• **HOW TO COMPLETE THIS TASK**: First find the line containing "(B) about 20×" in the data, then set it down exactly along with every line after it, through the last.

[Dataset records]
* * * * * * * * *
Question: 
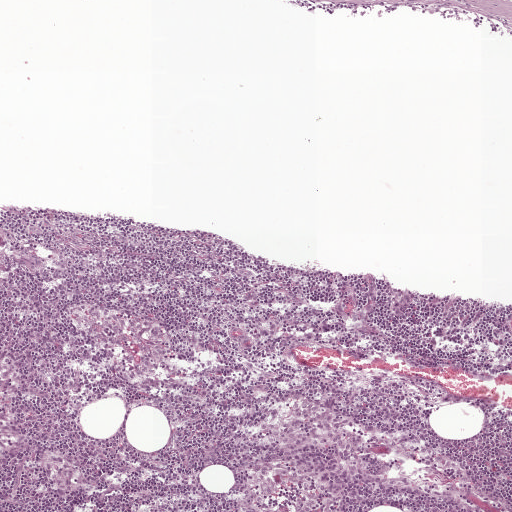
Which magnification is this H&E lymph node field most likely shown at?

Choices:
 (A) about 2.5×
 (B) about 20×
 (C) about 5×
 (D) about 10×
 (E) about 40×

Answer: (C) about 5×
H&E-stained section of a sentinel lymph node (breast cancer), from a whole-slide image, viewed at about 5×: the field is about 1 mm across, about 1.9 µm per pixel.
* * * * * * * * *
• **TASK ANSWER**:
 (B) about 20×
 (C) about 5×
 (D) about 10×
 (E) about 40×

Answer: (C) about 5×
H&E-stained section of a sentinel lymph node (breast cancer), from a whole-slide image, viewed at about 5×: the field is about 1 mm across, about 1.9 µm per pixel.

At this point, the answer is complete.